'''

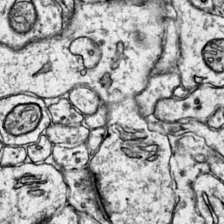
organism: Mouse
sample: Primary visual cortex
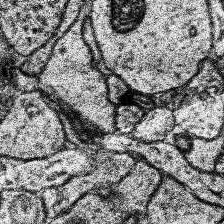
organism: Human
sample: Temporal Lobe
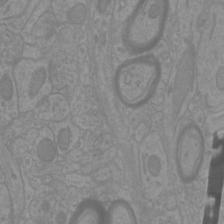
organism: Mouse
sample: Cortical neurons
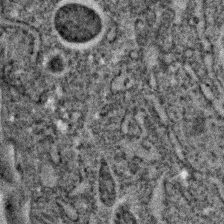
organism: C. elegans
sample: C. elegans embryo
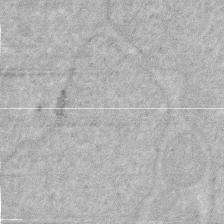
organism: Human
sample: HIV infected U937 cells
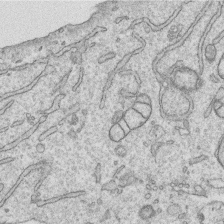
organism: Human
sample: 1205lu cells
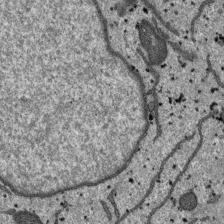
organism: Human
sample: Lung epithelial cells, uninfected (mock) control
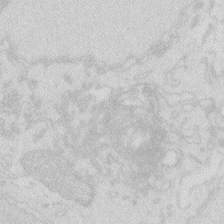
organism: Zebrafish
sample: Macrophage
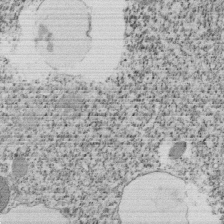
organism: Tetrahymena
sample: Cilia in tetrahymena
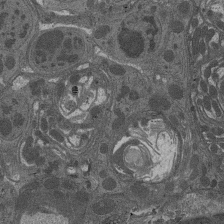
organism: Drosophila
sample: Antenna
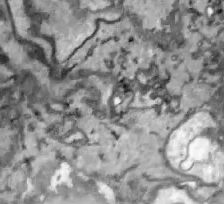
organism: Zebrafish
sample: Actinotrichia fibers
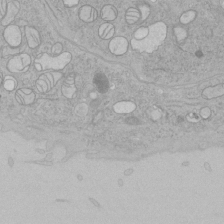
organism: Human
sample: Mitochondria in HCT116 cells
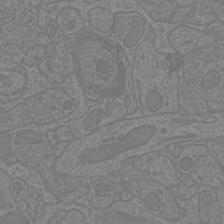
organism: Mouse
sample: Cortical neurons
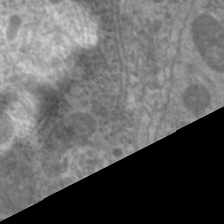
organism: C. elegans
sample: Pharynx
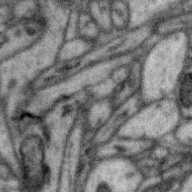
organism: Zebra finch
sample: Brain
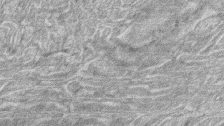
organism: Zebrafish
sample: synaptic ribbons in rod cells and cone cells
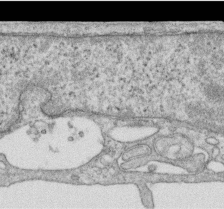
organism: Human
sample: Centriole in RPE cells
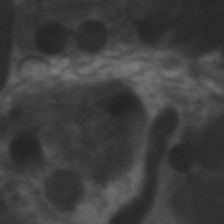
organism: C. elegans
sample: Pharynx
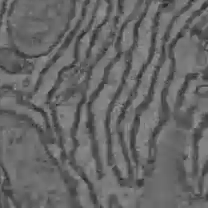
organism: C57BL Mouse
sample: Liver
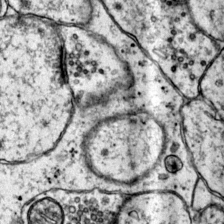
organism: Mouse
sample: Primary visual cortex
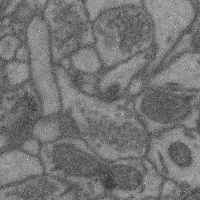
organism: Mouse
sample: Cerebral cortex
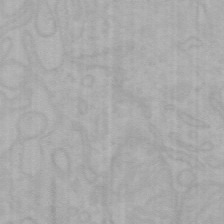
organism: Mouse
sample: Choroid plexus
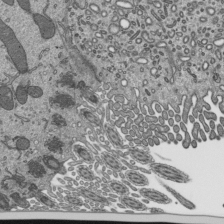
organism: Mouse
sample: Mouse epididymis efferent ductule cilia
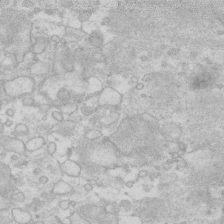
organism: Human
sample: Fibroblast cells
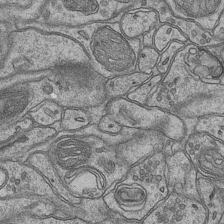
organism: Mouse
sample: CA1 Hippocampus
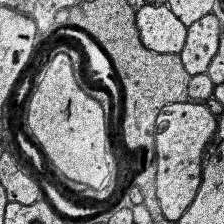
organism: Human
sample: Temporal Lobe
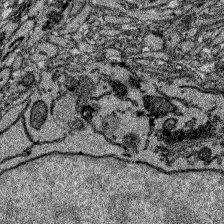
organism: Zebrafish
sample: Larval olfactory bulb
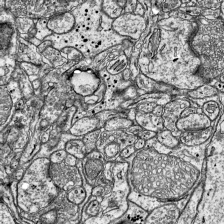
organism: Mouse
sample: Visual Cortex
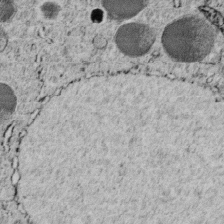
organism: C. elegans
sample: C. elegans embryo early stage
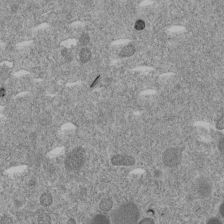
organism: C. elegans
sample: C. elegans embryo early stage
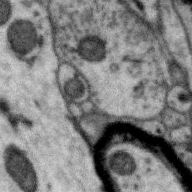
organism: Zebra finch
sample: Brain
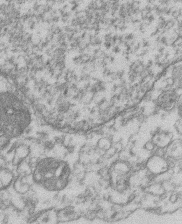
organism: Mouse
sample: T cell stromal cell synapse
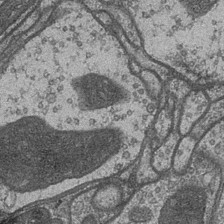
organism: Drosophila
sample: Optic medulla
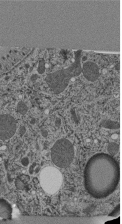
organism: C. elegans
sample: C. elegans pharynx
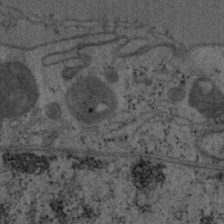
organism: Human
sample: HeLa cells
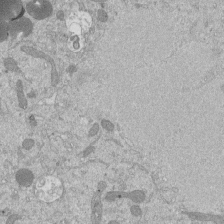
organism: Mouse
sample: ED-1 cell nuclei; centrioles
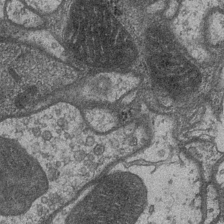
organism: Drosophila
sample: Optic medulla
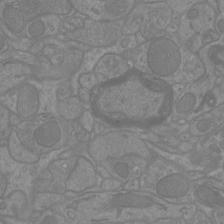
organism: Mouse
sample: Cortical neurons
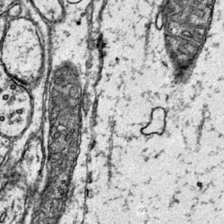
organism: Mouse
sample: Primary visual cortex
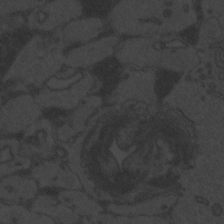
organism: Zebrafish
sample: Macrophage infected with Toxoplasma gondii

'''

*YOUR OBJECTIVE*. Print exactly the lines running from the start of the entries above to the line with "sample: Choroid plexus", both included; leave out any pictures.

*PROBLEM SOLUTION*.
organism: Mouse
sample: Primary visual cortex
organism: Human
sample: Temporal Lobe
organism: Mouse
sample: Cortical neurons
organism: C. elegans
sample: C. elegans embryo
organism: Human
sample: HIV infected U937 cells
organism: Human
sample: 1205lu cells
organism: Human
sample: Lung epithelial cells, uninfected (mock) control
organism: Zebrafish
sample: Macrophage
organism: Tetrahymena
sample: Cilia in tetrahymena
organism: Drosophila
sample: Antenna
organism: Zebrafish
sample: Actinotrichia fibers
organism: Human
sample: Mitochondria in HCT116 cells
organism: Mouse
sample: Cortical neurons
organism: C. elegans
sample: Pharynx
organism: Zebra finch
sample: Brain
organism: Zebrafish
sample: synaptic ribbons in rod cells and cone cells
organism: Human
sample: Centriole in RPE cells
organism: C. elegans
sample: Pharynx
organism: C57BL Mouse
sample: Liver
organism: Mouse
sample: Primary visual cortex
organism: Mouse
sample: Cerebral cortex
organism: Mouse
sample: Choroid plexus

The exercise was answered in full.